伸展树最显著的缺点是它有可能会变成一条链。即使以“只读”方式(例如通过查找操作)访问伸展树,其结构也可能会发生变化。这使得伸展树在多线程环境下会变得很复杂。具体而言,如果允许多个线程同时执行查找操作,则需要额外的维护和操作。

在伸展树上的一般操作都基于伸展操作:假设想要对一个二叉查找树执行一系列的查找操作,为了使整个查找时间更小,被查频率高的那些条目就应当经常处于靠近树根的位置。于是想到设计一个简单方法,在每次查找之后对树进行調整,把被查找的条目搬移到离树根近一些的地方。伸展树应运而生。伸展树是一种自调整形式的二叉查找树,它会沿着从某个节点到树根之间的路径,通过一系列的旋转把这个节点搬移到树根去。

  • 它的优势在于不需要记录用于平衡树的冗余信息。

4.5.2 splaying

每次旋转操作由三个因素决定:

  • x是其父节点p的左儿子还是右儿子;
  • p是否为根;
  • p是其父节点gx的祖父节点)的左儿子还是右儿子。

在每次旋转操作后,设置p的儿子为x是很重要的。如果p为空,那么x显然就是根节点了。

共有三种旋转操作,每种都有右旋(Zig)和左旋(Zag)两种情况。为了简单起见,对每种旋转操作只展示一种情况。这些旋转操作是:

  1. Zig:当p为根节点时进行。Zig通常只在伸展操作的最后一步进行。

709px-Splay_tree_zig.svg.png

  1. Zig-zigZag-zag:当p不为根节点且xp都为左儿子或都为右儿子时进行。下图为xp都为左儿子时的情况(即Zig-zig),需先将p右旋到g的位置,再将x右旋到p的位置。

Zigzig.gif

  1. Zig-zagZag-zig:当p不为根节点且x为左儿子而p为右儿子时进行,反之亦然。下图为前述情况(即Zig-zag),需先将x左旋到p到的位置,再将x右旋到g的位置。

Zigzag.gif

连接(join)

给出两棵树S和T,且S的所有元素都比T的元素要小。下面的步骤可以把它们连接成一棵树:

  • 伸展S中最大的节点。现在这个节点变为S的根节点,且没有右儿子。
  • 令T的根节点变为其右儿子。

分割(split)

给出一棵树和一个元素x,返回两棵树:一棵中所有的元素均小于等于x,另一棵中所有的元素大于x。下面的步骤可以完成这个操作:

  • 伸展x。这样的话x成为了这棵树的根所以它的左子树包含了所有比x小的元素,右子树包含了所有比x大的元素。
  • x的右子树从树中分割出来。

插入(insert)

插入操作是一个比较复杂的过程,具体步骤如下: 我们假定要插入的值为k。

如果当前树为空,则直接插入根。

如果当前节点的权值等于k则增加当前节点的大小并更新节点和父亲的信息,将当前节点进行splay操作。
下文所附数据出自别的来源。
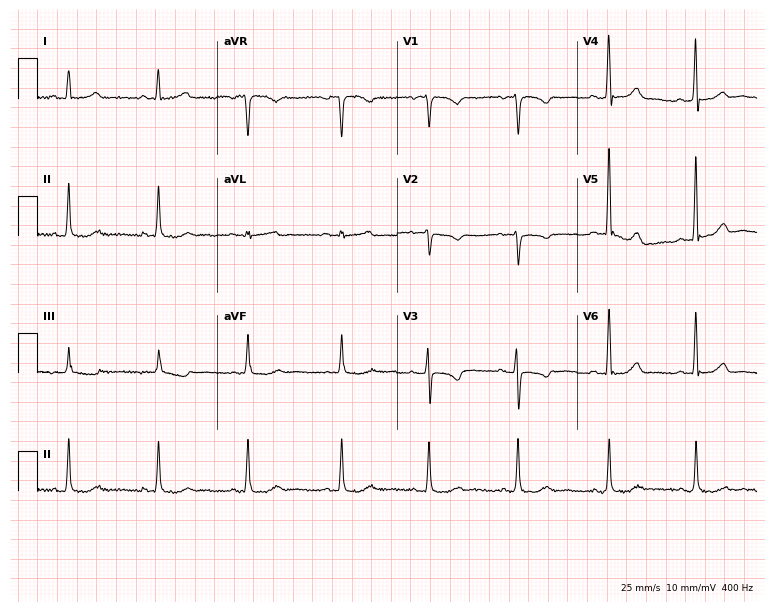
Standard 12-lead ECG recorded from a woman, 64 years old (7.3-second recording at 400 Hz). None of these six findings is recorded: first-degree AV block, right bundle branch block, left bundle branch block, sinus bradycardia, atrial fibrillation, sinus tachycardia.
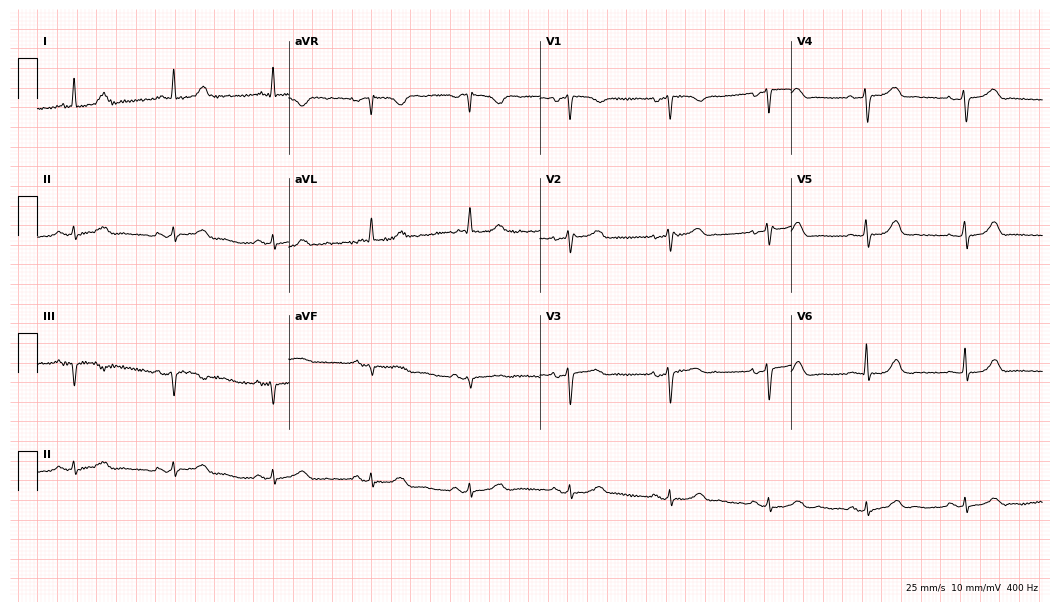
12-lead ECG (10.2-second recording at 400 Hz) from a female, 75 years old. Labelled as a normal ECG.
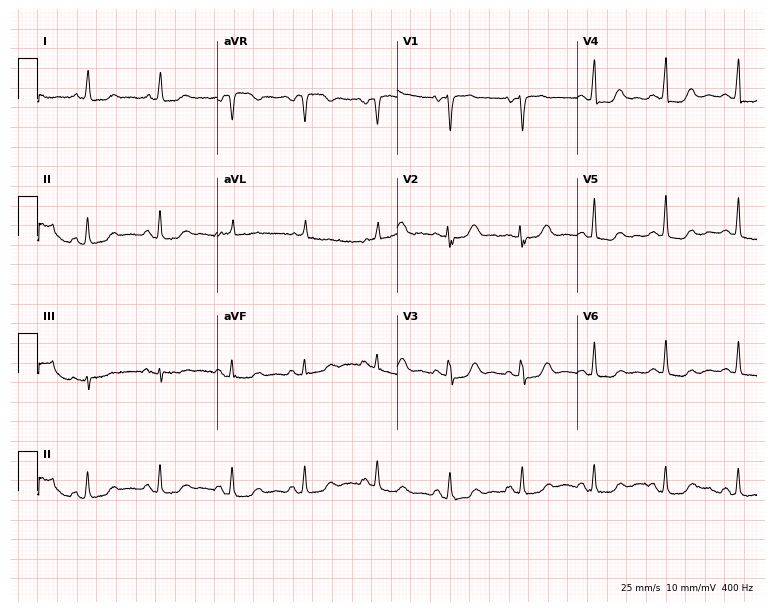
Electrocardiogram, a 73-year-old female patient. Of the six screened findings (first-degree AV block, right bundle branch block (RBBB), left bundle branch block (LBBB), sinus bradycardia, atrial fibrillation (AF), sinus tachycardia), none is recorded.
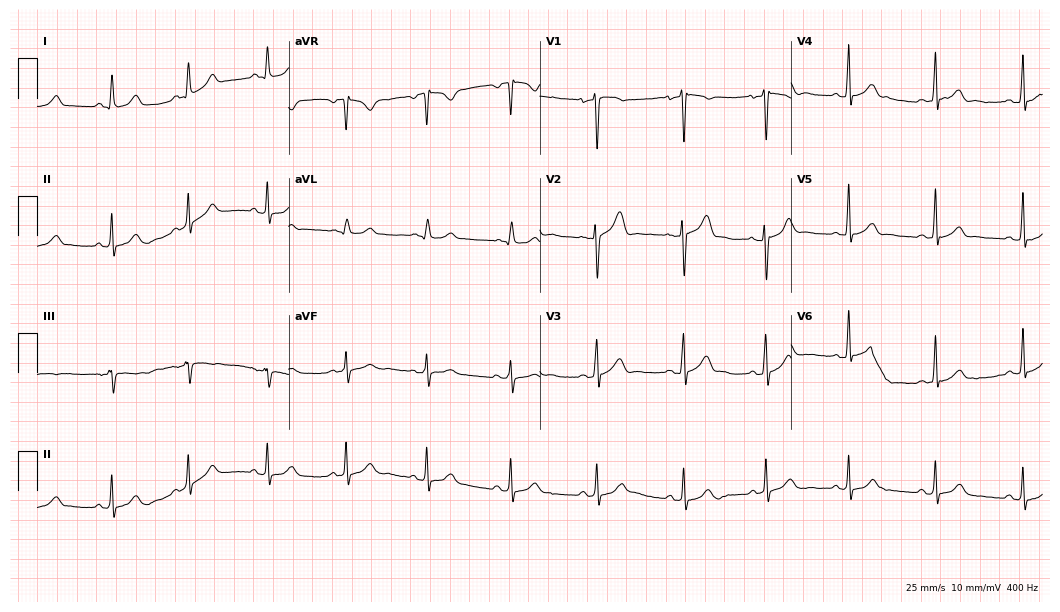
12-lead ECG from a 25-year-old male patient. Labelled as a normal ECG.
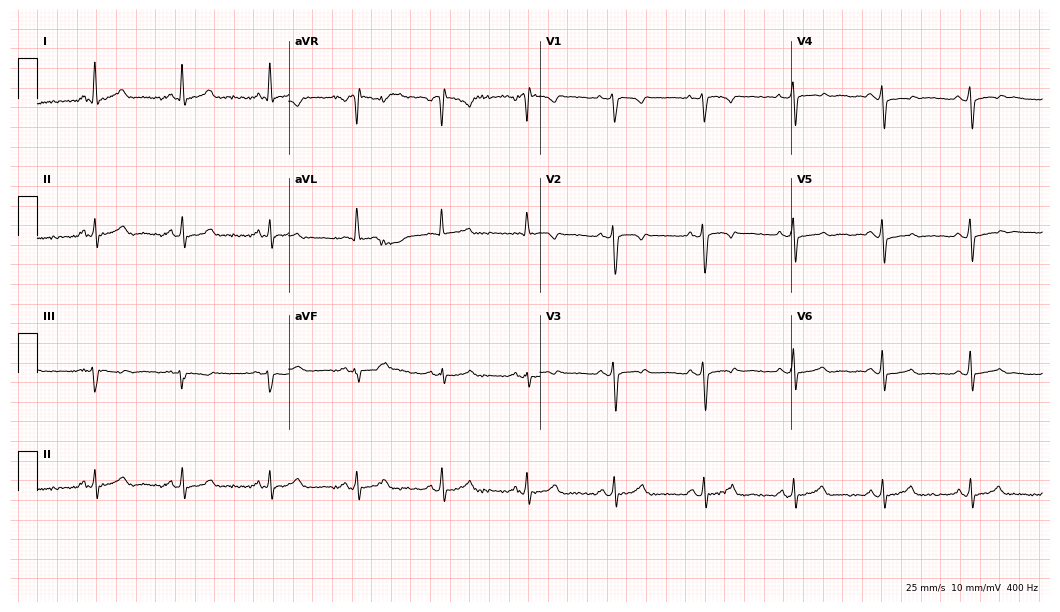
12-lead ECG from a female, 60 years old. Screened for six findings — first-degree AV block, right bundle branch block, left bundle branch block, sinus bradycardia, atrial fibrillation, sinus tachycardia — none is recorded. Other findings, if any, are not listed.
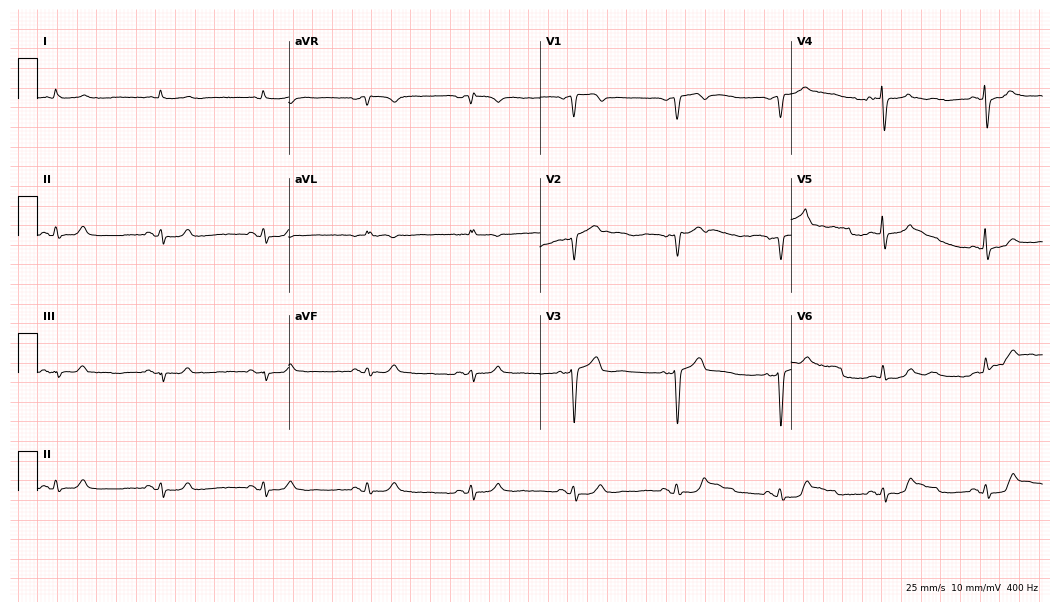
12-lead ECG from a man, 77 years old (10.2-second recording at 400 Hz). No first-degree AV block, right bundle branch block (RBBB), left bundle branch block (LBBB), sinus bradycardia, atrial fibrillation (AF) or sinus tachycardia recorded for this tracing. Findings outside these six are not listed.
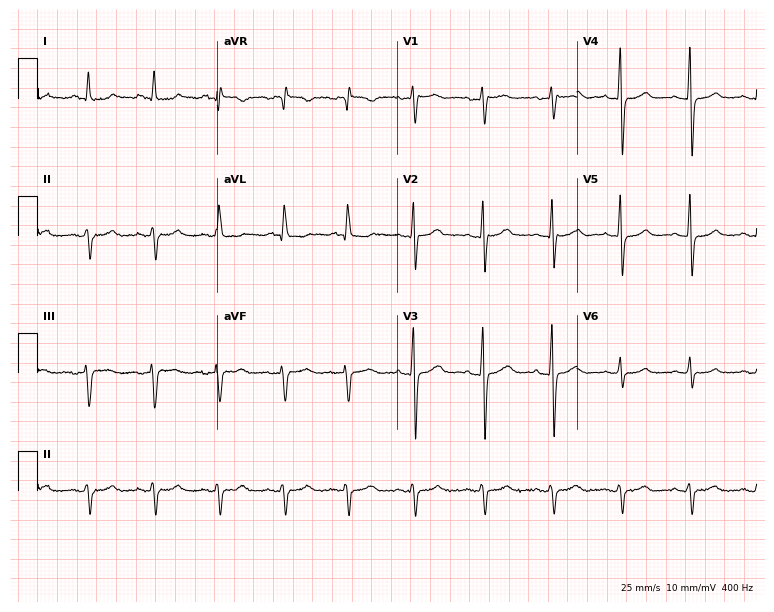
Resting 12-lead electrocardiogram (7.3-second recording at 400 Hz). Patient: a 65-year-old woman. None of these six findings is recorded: first-degree AV block, right bundle branch block (RBBB), left bundle branch block (LBBB), sinus bradycardia, atrial fibrillation (AF), sinus tachycardia.
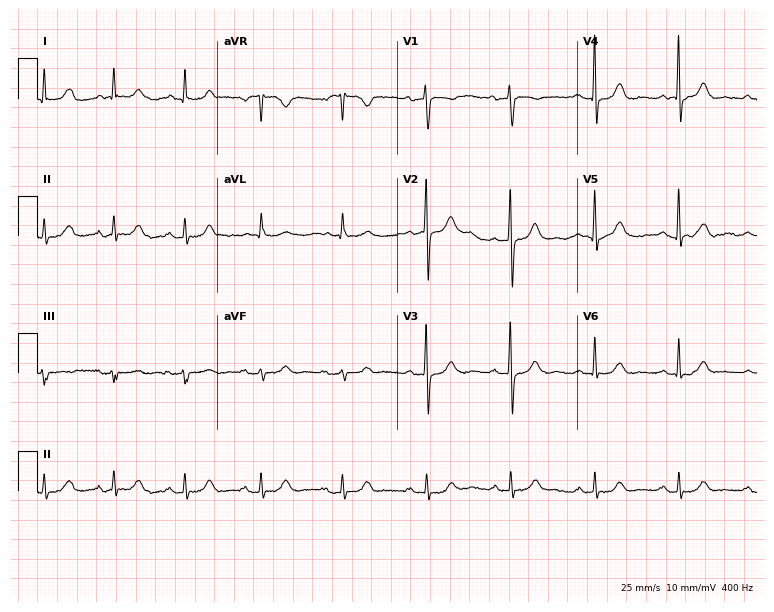
12-lead ECG from a 62-year-old female patient. Labelled as a normal ECG.
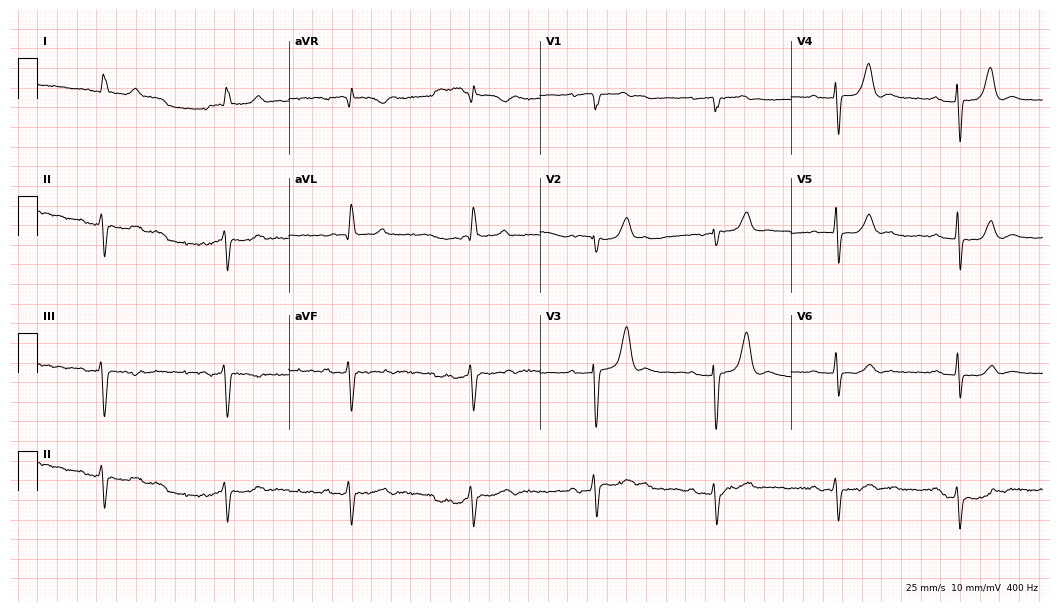
ECG — a male patient, 86 years old. Findings include sinus bradycardia (a sinus rate of 50 beats per minute or less).
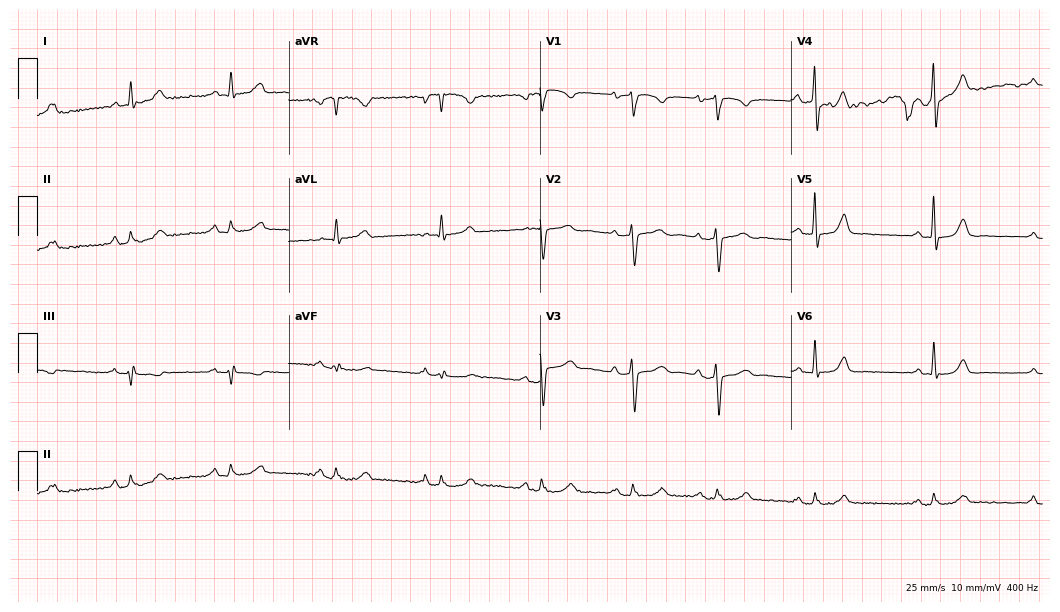
ECG (10.2-second recording at 400 Hz) — a 75-year-old male. Labelled as a normal ECG.
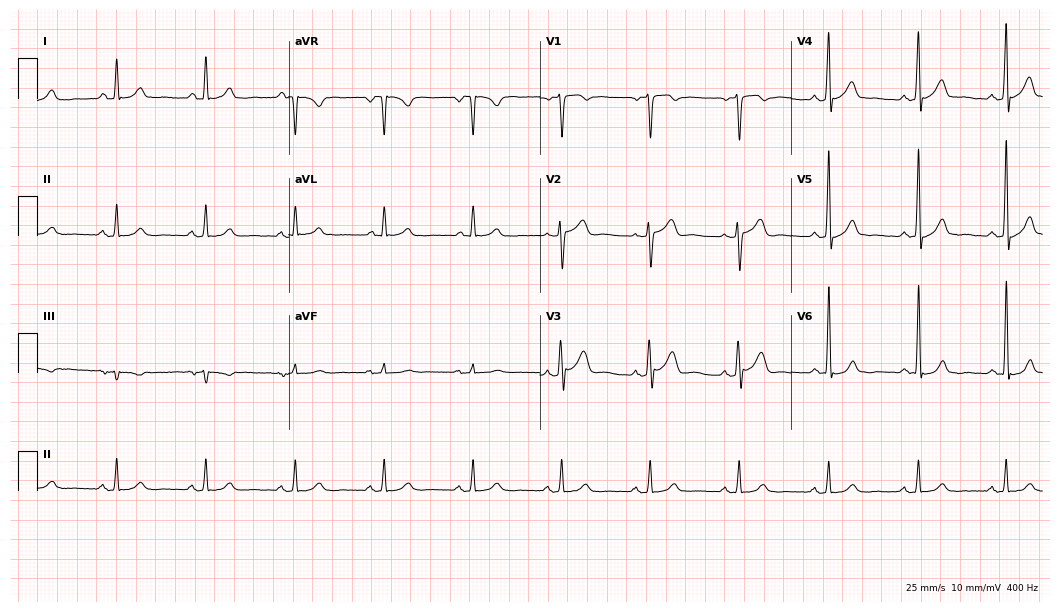
12-lead ECG (10.2-second recording at 400 Hz) from a 52-year-old male patient. Labelled as a normal ECG.
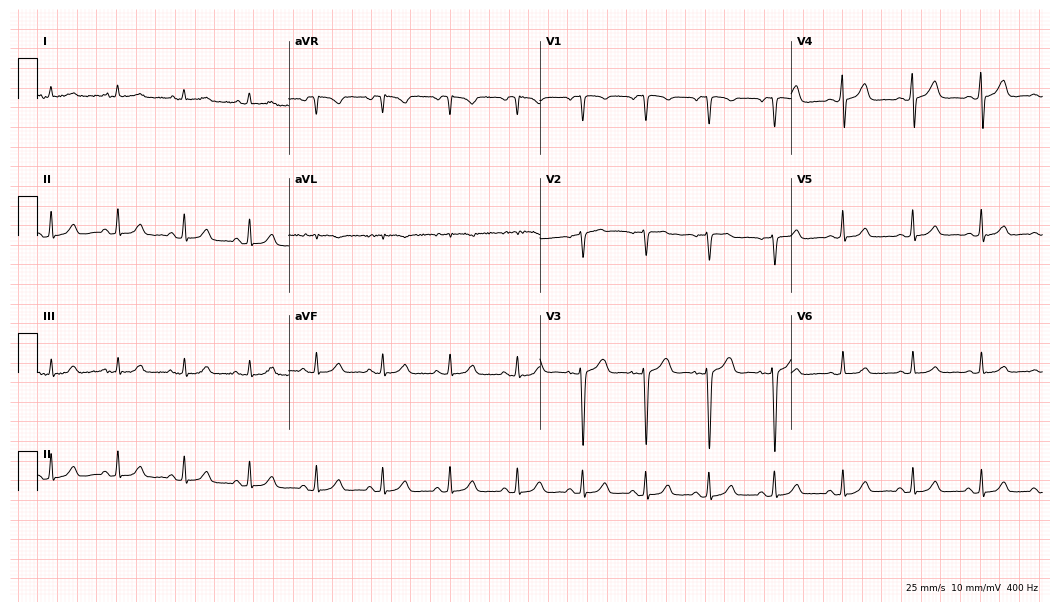
Electrocardiogram, a 24-year-old man. Overall reading on record: normal ECG.
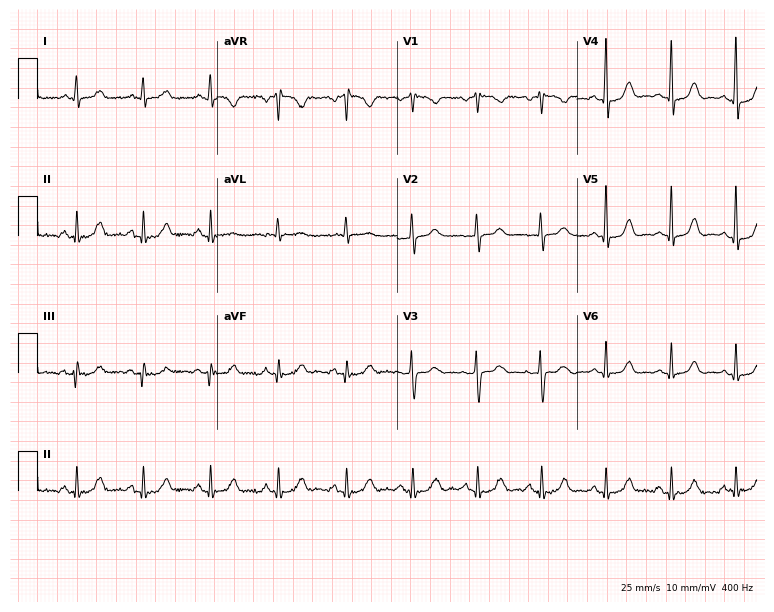
12-lead ECG from a female, 52 years old. Labelled as a normal ECG.
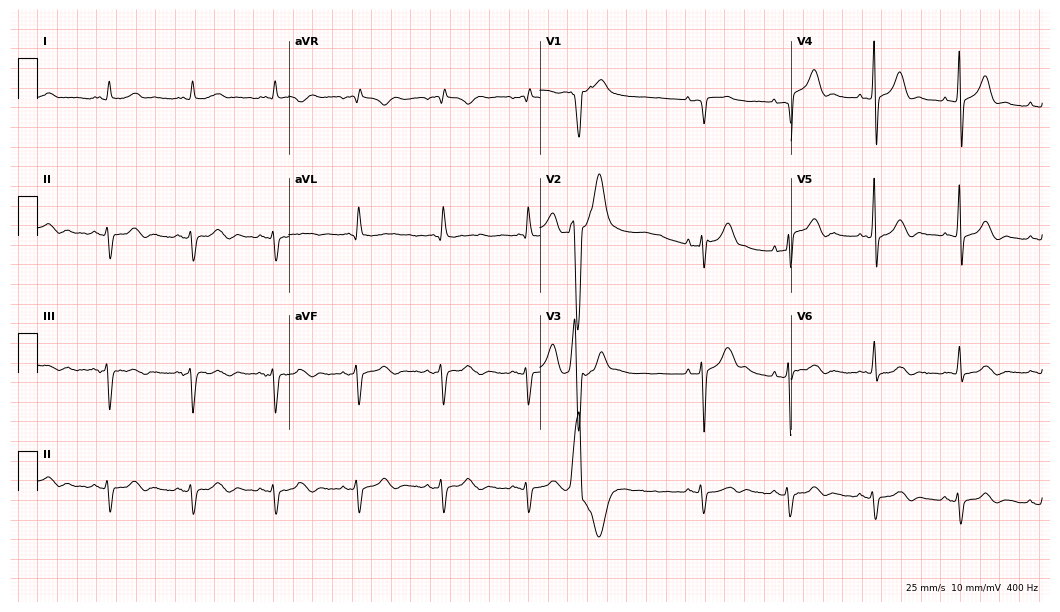
Standard 12-lead ECG recorded from a 65-year-old male. None of these six findings is recorded: first-degree AV block, right bundle branch block, left bundle branch block, sinus bradycardia, atrial fibrillation, sinus tachycardia. Other findings, if any, are not listed.

否则按照二叉查找树的性质向下找,找到空节点就插入即可,当然在最后还要进行一次splay操作。

删除(delete)

令要删除的节点为x,对x进行一次splay操作将其移动到根节点的位置。

若x的大小大于1,则将x的大小减一然后结束删除操作。

否则将x删除然后执行join操作合并x的左右子树并重新指定根。

查找(find)

如同一般的查找树的查找方式。

4.6 traversal

BInary Search tree 对信息有排序功能,所以按顺序输出也很简单。

  • inorder traversal
    	/**
    	 * Print the tree contents in sorted order.
    	 */
    	public void printTree() {
            if(isEmpty()) {
                System.out.println("Empty tree");
            } else {
                printTree(root);
            }
        }

    	/**
    	 * Internal method to print subtree in sorted order.
    	 * It's inorder traversal.
    	 * @param t the node that roots the subtree.
    	 */
    	private void printTree(BinaryNode<T> t) {
            if( t != null) {
                printTree(t.left);
                System.out.println(te.element);
                printTree(t.right);
    		}
        }
  • postorder traversal

e.g., compute the height of a subtree with postorder traversal

  /**
   * Internal method to compute height of a subtree.
   * @param t the node that roots the subtree.
   */
  • preorder traversal
  • level-order traversal

深度为d的节点遍历完成后遍历深度为d + 1的节点。

4.7 B-Trees

为了缩短硬盘的访问时间,减少硬盘的访问次数,尝试进行一次完整的查找操作,二叉查找树的硬盘访问次数接近1.38log N 次,而AVL树已经将次数减少到了最优情况。为了解决这个问题,便出现了B-Trees。

  • Definition in wikipedia

According to Knuth's definition, a B-tree of order m is a tree which satisfies the following properties:[7]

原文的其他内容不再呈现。